[Extracted records]
---------------
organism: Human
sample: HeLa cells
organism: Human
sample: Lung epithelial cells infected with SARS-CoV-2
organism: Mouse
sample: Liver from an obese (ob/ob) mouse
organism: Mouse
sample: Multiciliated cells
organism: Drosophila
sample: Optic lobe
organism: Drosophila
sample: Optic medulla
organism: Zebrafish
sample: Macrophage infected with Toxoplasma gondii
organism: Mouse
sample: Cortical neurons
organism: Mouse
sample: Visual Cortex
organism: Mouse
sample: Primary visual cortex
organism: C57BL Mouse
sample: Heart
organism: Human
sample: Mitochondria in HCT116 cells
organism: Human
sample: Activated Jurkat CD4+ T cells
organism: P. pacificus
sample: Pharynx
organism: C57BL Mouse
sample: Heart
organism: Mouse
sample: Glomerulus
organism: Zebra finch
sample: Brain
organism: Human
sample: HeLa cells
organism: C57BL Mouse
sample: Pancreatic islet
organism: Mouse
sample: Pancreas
---------------
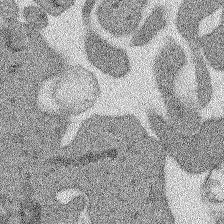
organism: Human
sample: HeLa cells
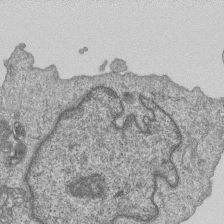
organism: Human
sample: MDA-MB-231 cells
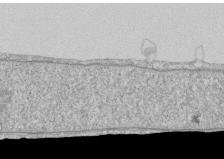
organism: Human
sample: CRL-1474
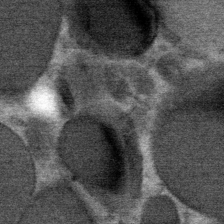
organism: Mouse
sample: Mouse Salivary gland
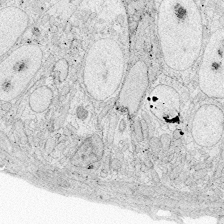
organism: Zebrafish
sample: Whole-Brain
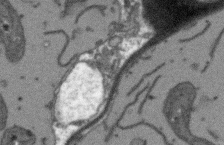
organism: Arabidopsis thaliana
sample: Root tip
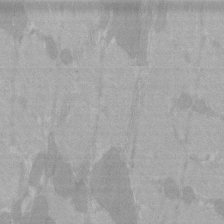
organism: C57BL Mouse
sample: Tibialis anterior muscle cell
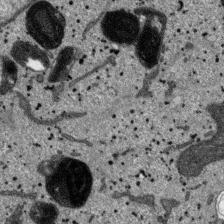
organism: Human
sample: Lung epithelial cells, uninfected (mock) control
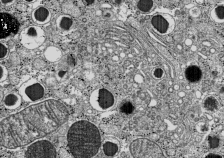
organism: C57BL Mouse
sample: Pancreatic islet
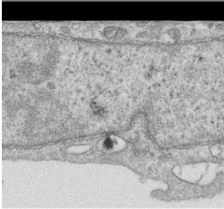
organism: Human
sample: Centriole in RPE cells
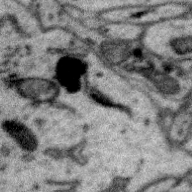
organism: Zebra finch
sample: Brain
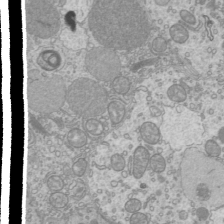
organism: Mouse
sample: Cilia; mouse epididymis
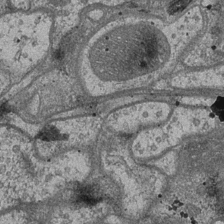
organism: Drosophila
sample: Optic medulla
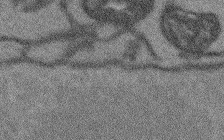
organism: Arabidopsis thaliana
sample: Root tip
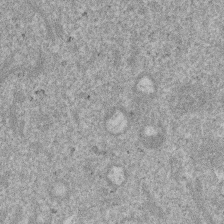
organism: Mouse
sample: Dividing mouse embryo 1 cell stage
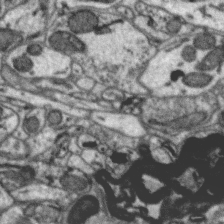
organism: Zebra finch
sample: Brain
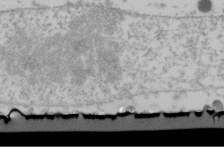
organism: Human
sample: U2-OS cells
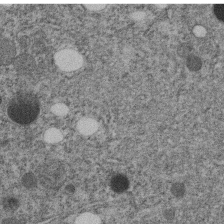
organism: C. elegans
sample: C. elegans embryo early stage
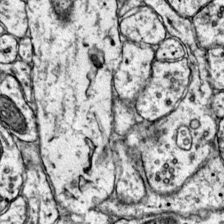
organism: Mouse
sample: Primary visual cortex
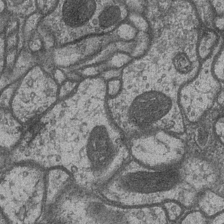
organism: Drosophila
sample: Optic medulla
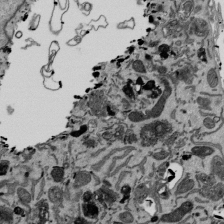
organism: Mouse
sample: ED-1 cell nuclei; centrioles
---------------
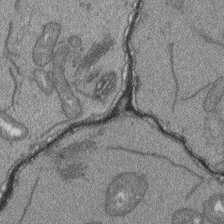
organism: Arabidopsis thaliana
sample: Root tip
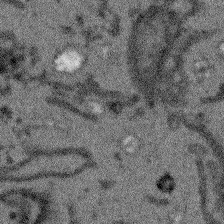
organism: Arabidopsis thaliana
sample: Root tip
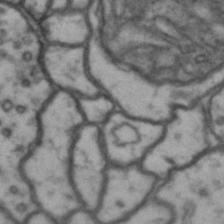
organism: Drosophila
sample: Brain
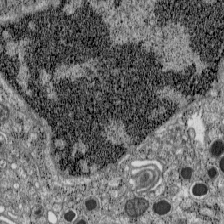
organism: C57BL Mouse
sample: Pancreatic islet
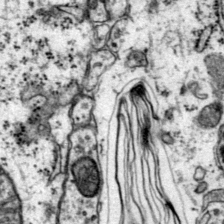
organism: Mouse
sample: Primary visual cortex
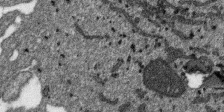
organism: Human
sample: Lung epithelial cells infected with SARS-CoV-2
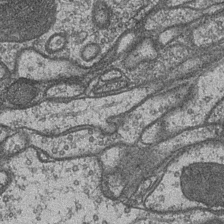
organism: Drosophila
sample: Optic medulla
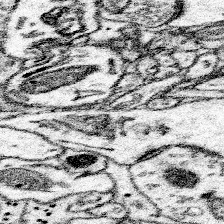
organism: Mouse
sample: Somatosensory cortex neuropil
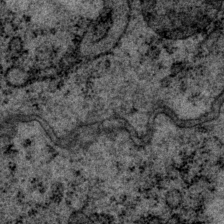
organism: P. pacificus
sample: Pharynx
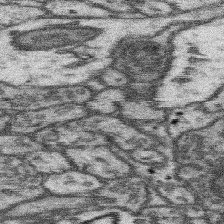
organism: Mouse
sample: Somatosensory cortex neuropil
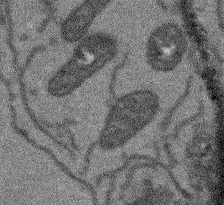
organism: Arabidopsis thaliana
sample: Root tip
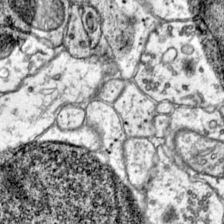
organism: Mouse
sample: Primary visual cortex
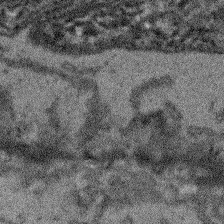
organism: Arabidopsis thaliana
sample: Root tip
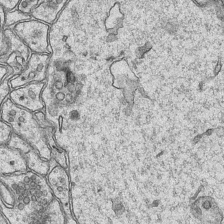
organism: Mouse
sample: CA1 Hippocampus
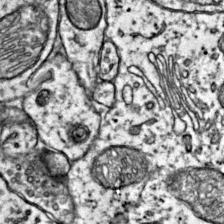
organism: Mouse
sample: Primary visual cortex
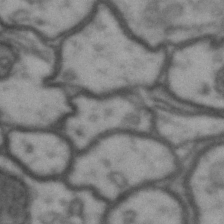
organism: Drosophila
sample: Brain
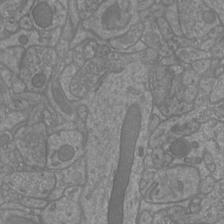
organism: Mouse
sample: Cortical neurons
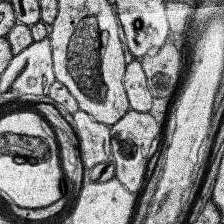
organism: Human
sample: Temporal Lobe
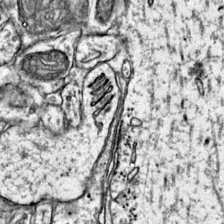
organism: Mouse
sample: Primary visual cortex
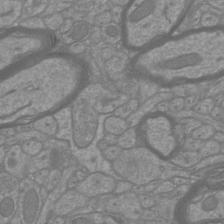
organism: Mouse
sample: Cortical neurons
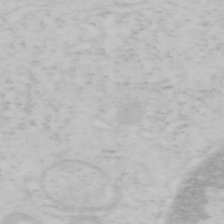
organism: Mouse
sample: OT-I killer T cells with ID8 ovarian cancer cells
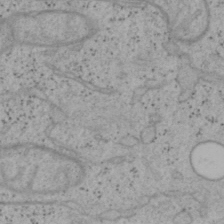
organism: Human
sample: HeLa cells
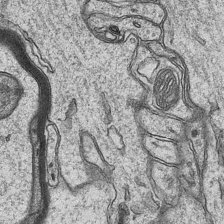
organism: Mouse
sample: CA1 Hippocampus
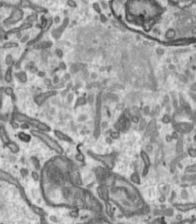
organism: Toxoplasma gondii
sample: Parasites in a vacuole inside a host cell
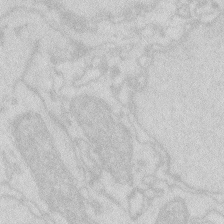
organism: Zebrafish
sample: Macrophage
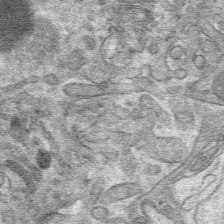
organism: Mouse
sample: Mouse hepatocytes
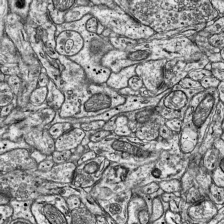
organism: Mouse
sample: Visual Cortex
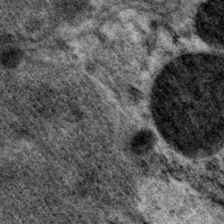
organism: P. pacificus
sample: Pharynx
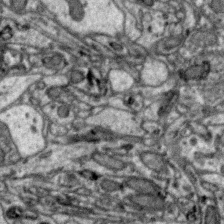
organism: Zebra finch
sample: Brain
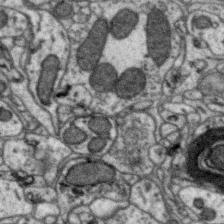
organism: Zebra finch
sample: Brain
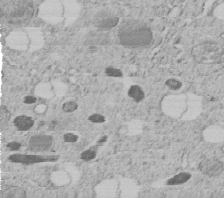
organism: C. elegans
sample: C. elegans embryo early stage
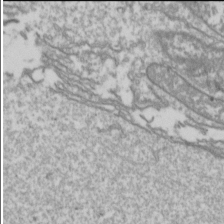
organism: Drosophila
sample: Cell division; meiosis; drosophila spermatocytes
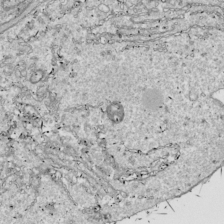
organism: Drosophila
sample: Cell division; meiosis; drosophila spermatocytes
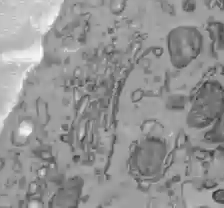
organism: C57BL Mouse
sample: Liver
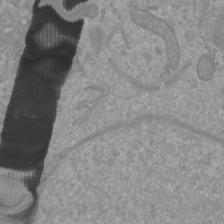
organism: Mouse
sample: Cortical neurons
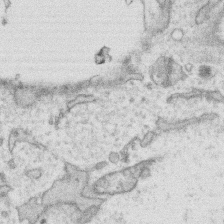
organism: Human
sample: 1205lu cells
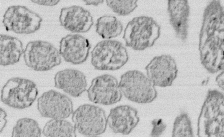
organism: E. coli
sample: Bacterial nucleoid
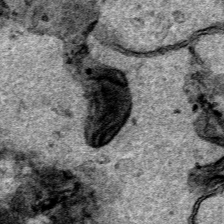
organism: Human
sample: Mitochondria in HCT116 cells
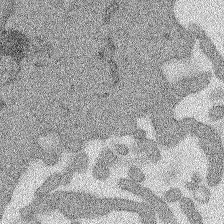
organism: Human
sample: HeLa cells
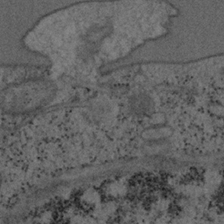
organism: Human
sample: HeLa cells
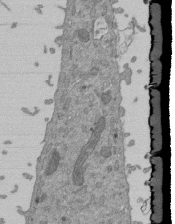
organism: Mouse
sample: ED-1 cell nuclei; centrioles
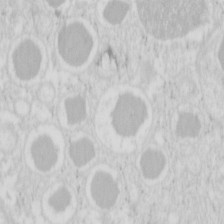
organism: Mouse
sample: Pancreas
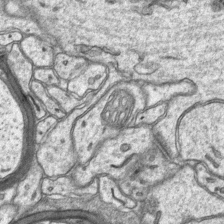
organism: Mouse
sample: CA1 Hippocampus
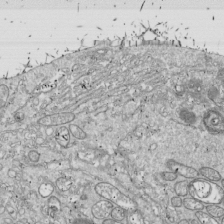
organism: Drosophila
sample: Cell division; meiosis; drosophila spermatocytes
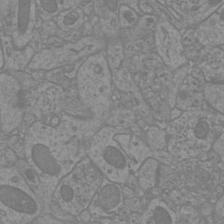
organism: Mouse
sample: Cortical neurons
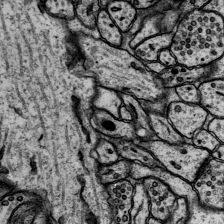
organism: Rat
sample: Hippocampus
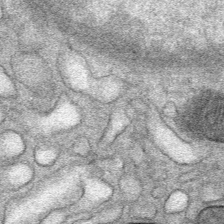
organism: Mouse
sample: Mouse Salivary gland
---------------
- [TRY IT] Copy range, inclusive: the line holding "sample: Optic lobe" to the line holding "sample: Activated Jurkat CD4+ T cells". Reproduce exactly those lines of the records above and no others.

- [FINISHED TASK]
sample: Optic lobe
organism: Drosophila
sample: Optic medulla
organism: Zebrafish
sample: Macrophage infected with Toxoplasma gondii
organism: Mouse
sample: Cortical neurons
organism: Mouse
sample: Visual Cortex
organism: Mouse
sample: Primary visual cortex
organism: C57BL Mouse
sample: Heart
organism: Human
sample: Mitochondria in HCT116 cells
organism: Human
sample: Activated Jurkat CD4+ T cells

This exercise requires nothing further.